A Simple Act of Kindness in Nicaragua

 

The sun is beating down, the wind is beating strong. It blows the trash amidst the dusty bowl. A plastic bag gets stuck to my leg. The buzzards are fighting with the horses: who will get the best treasure? This is the environment in which they spend their days. Racing to the fresh pile the dump truck has deposited, competing for the plastic bottle that will complete their 50 required to earn $1. I notice her sitting amidst the workers, waiting for them to come spend 20 pesos on her fruit juice. She is beautiful: blue eyes, wrinkled tan skin, rings on all her fingers. She is so grateful when I show an interest in her life. She offers me one of the battered, worn metal pieces of jewelry she has salvaged from the dump. In this moment I am grateful; not only for the nice jewelry that I myself possess, that I’ve received as gifts over the years, that collectively may be worth as much as she earns in a year. I am grateful for the sheer kindness of a stranger that has shown up in my life, that she is willing to part with one of her precious finds because she thinks I deserve it.

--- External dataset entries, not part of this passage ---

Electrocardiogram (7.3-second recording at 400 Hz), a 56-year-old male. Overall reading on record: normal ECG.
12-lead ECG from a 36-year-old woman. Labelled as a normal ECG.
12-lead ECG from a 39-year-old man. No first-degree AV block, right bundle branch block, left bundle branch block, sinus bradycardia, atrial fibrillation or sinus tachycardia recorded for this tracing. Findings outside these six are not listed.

I politely decline her offer, not wanting to offend her with the truth that I would rather not stick someone’s old, dirty earrings in my ears. I settle for telling her that I would rather she keep them for herself; she needs them more than I do. Instead we share a mutual gift: a conversation, an interest in each other’s lives, a question and a kind smile. And the next time I visit, she remembers my name. Why do we have to save gratitude for one day a year? With my job in Nicaragua, we would take our visiting high school students to the city dump, where they’d assist a local NGO in providing mobile classes for the children that would work at the dump or wait all day for their parents to earn their only source of income.

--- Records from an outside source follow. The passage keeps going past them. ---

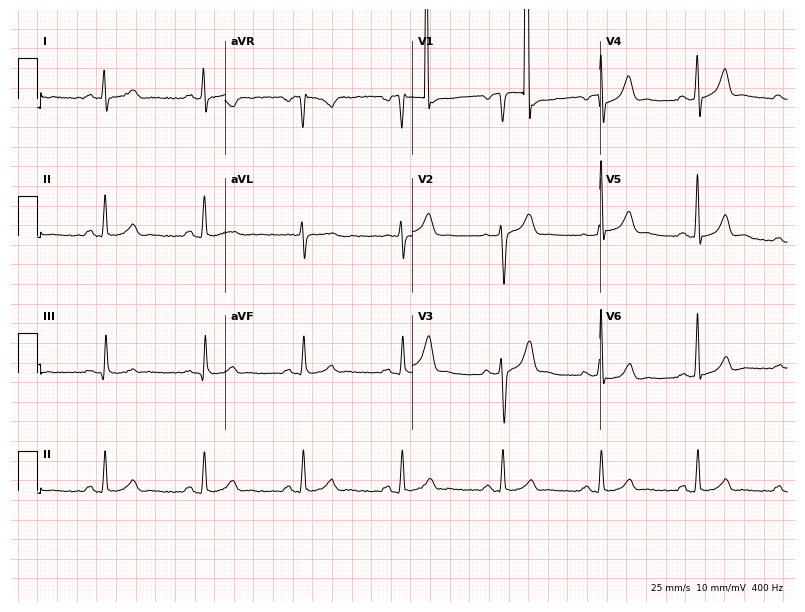
ECG (7.6-second recording at 400 Hz) — a male, 60 years old. Labelled as a normal ECG.
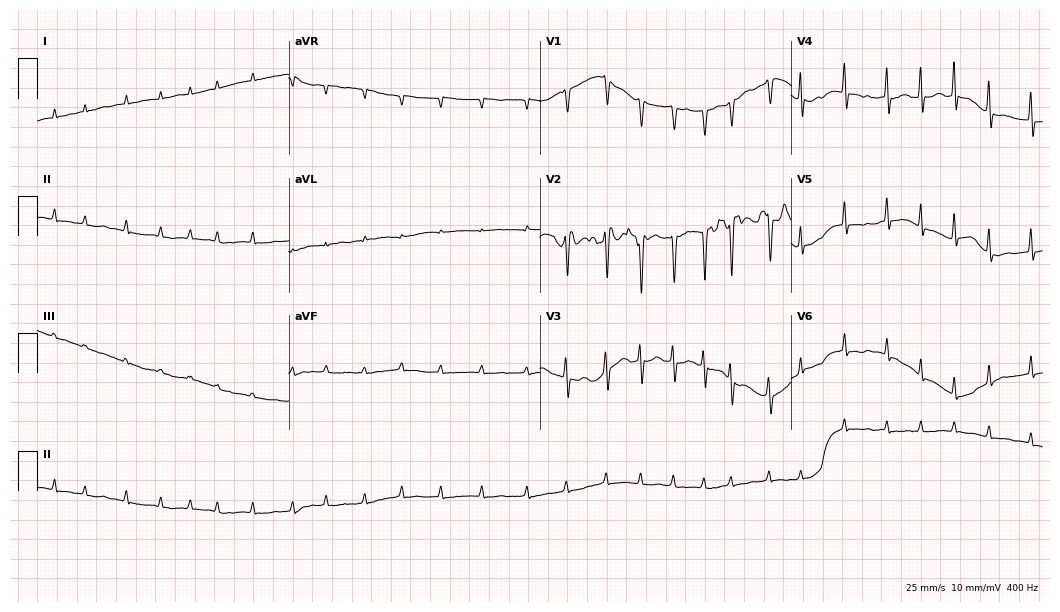
ECG — an 83-year-old female patient. Findings include atrial fibrillation (AF).
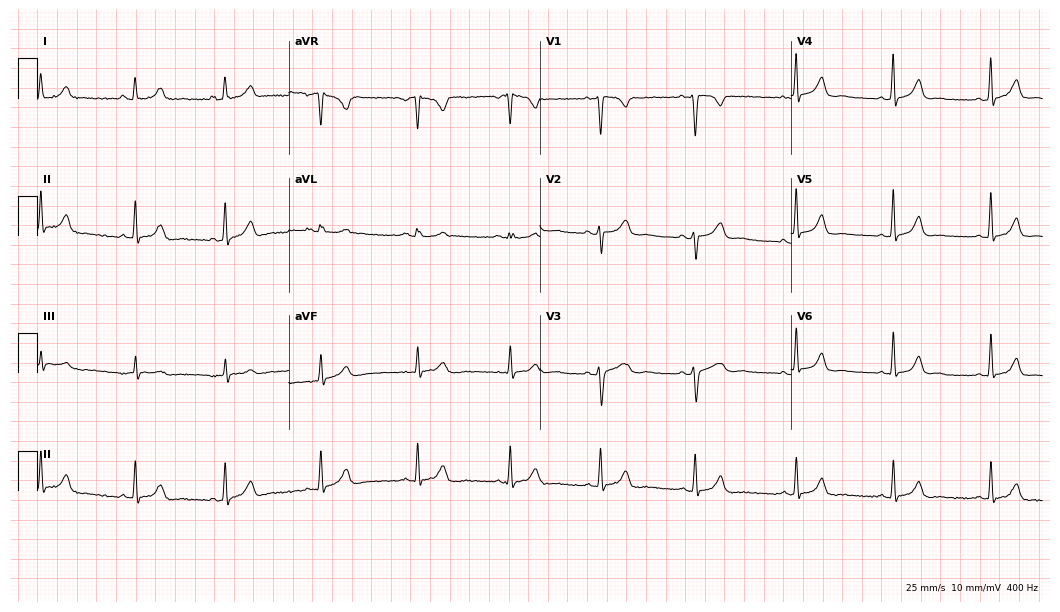
Resting 12-lead electrocardiogram (10.2-second recording at 400 Hz). Patient: a 31-year-old female. Read as a normal ECG.
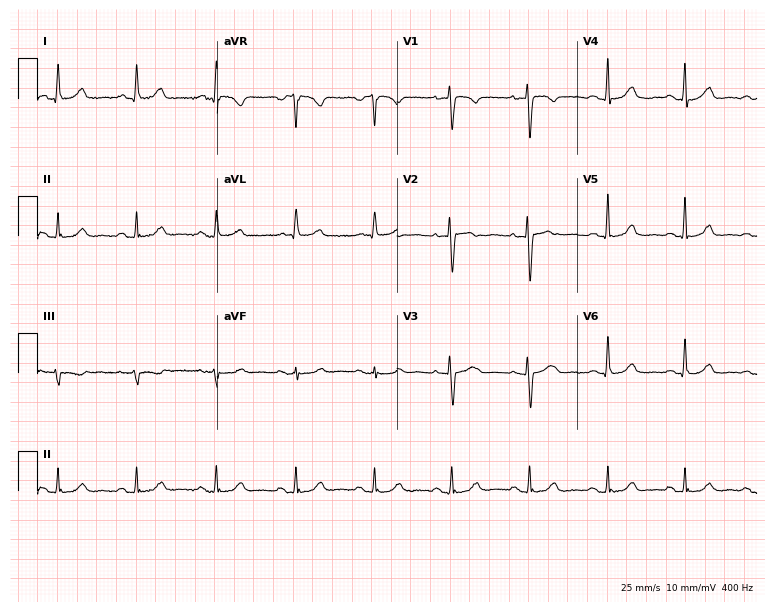
Electrocardiogram (7.3-second recording at 400 Hz), a woman, 76 years old. Of the six screened findings (first-degree AV block, right bundle branch block (RBBB), left bundle branch block (LBBB), sinus bradycardia, atrial fibrillation (AF), sinus tachycardia), none is recorded.
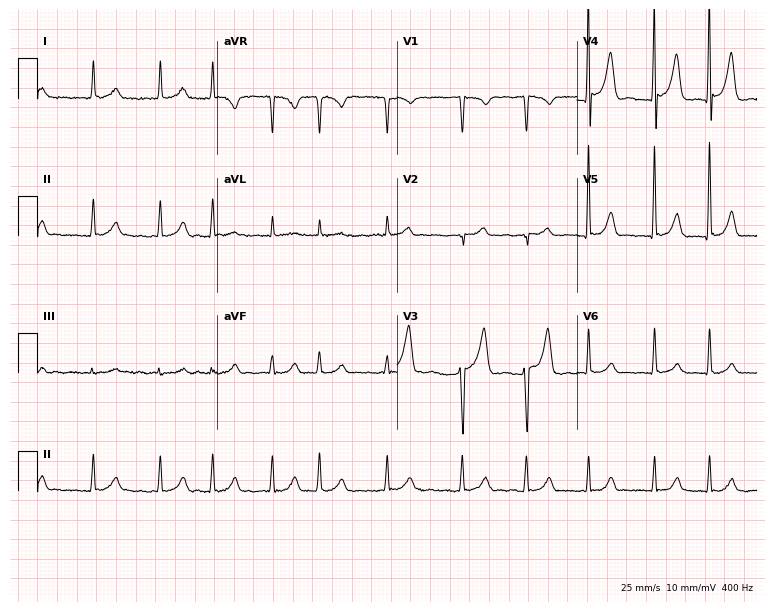
Standard 12-lead ECG recorded from a 76-year-old male patient. The tracing shows atrial fibrillation (AF).
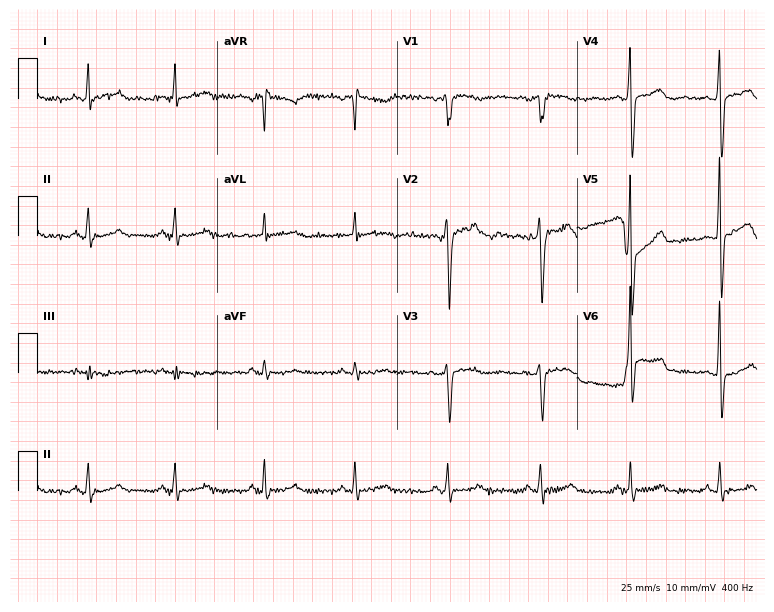
12-lead ECG from a female patient, 57 years old. No first-degree AV block, right bundle branch block, left bundle branch block, sinus bradycardia, atrial fibrillation or sinus tachycardia recorded for this tracing.

Dirty and shoeless, they ran after the truck, excited for the one hour every two weeks they had to practice their math or writing skills. After the visit, silence on the bus. The students felt full of shame and guilt, and I shared their discomfort. Why are they so thankful to find a battered toy or a beat-up pair of shoes, when we can’t find happiness until we have a brand-new pair of the latest Nikes? The answer can’t be found, and there’s only so much we can personally do to solve these problems of mass division in our world. Yet the one thing we can do: turn our guilt into gratitude. Turn “grateful” from a feeling into an action, turn “gratitude” from a once-yearly excuse to eat a large meal into a daily lifestyle.

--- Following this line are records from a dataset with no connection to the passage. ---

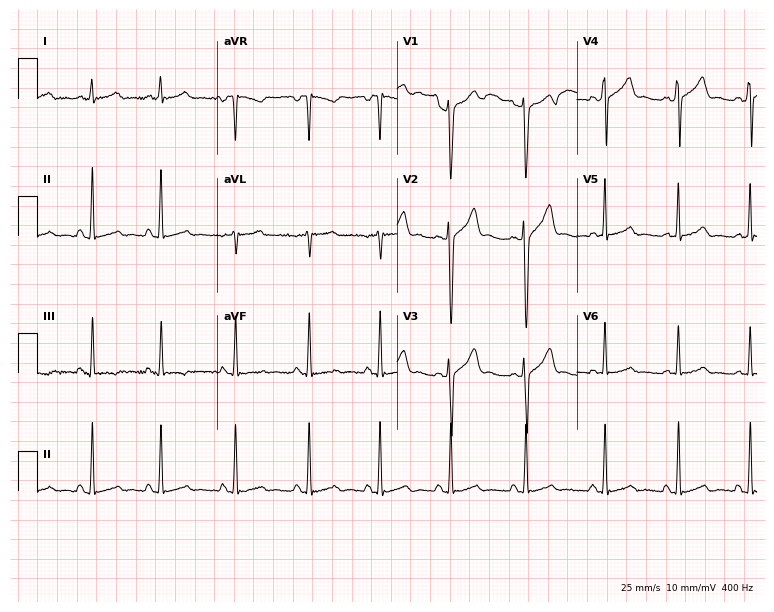
12-lead ECG from a 42-year-old male patient. Recorded interpretation: within normal limits.
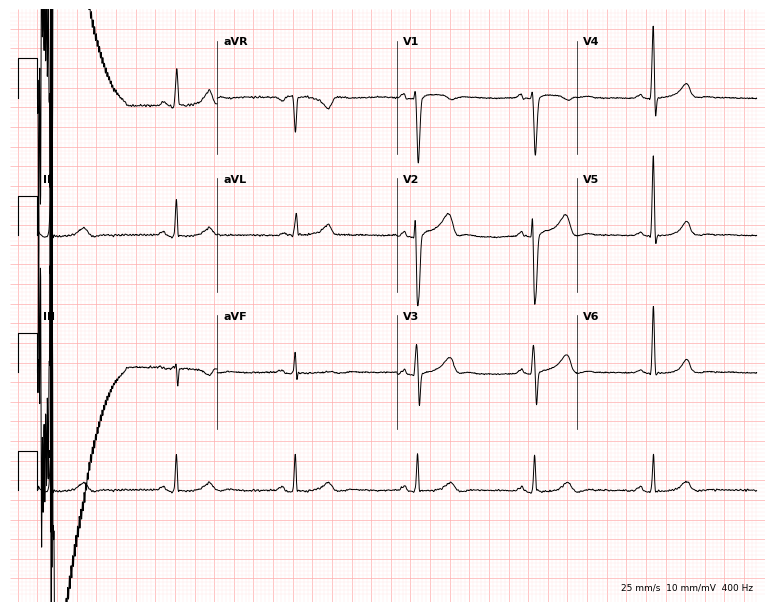
12-lead ECG from a man, 60 years old. Shows sinus bradycardia (a sinus rate of 50 beats per minute or less).
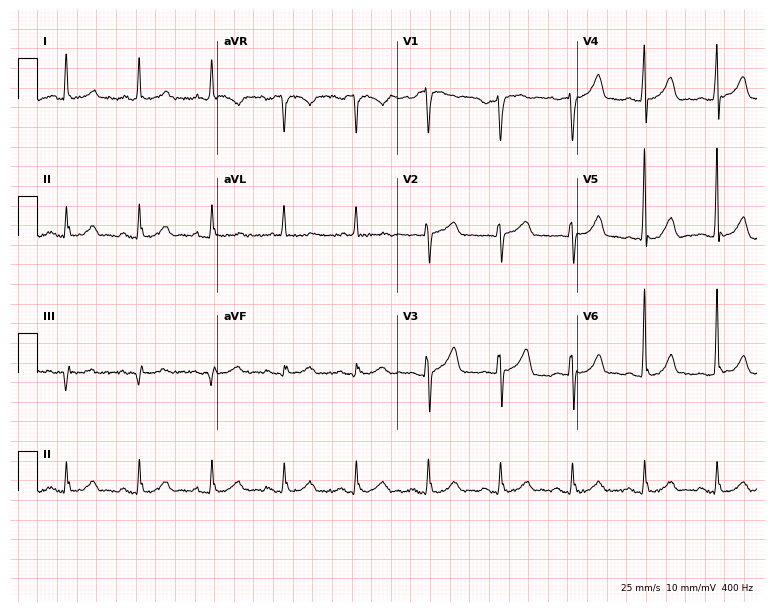
Resting 12-lead electrocardiogram. Patient: a male, 67 years old. Read as a normal ECG.

Appreciate what we have instead of taking it for granted. We must learn how to be grateful for more than just our worldly possessions, for some basic necessities come with more than just a price tag. Living in Nicaragua made me ever-mindful of what I’d under-appreciated my entire life: access to education, electricity, clean running water, shoes on my feet, a roof over my head and three healthy meals each and every single day. This realization lies deep within us, yet sometimes we must travel to another world to find it; sometimes, it may only be unearthed by a simple act of kindness.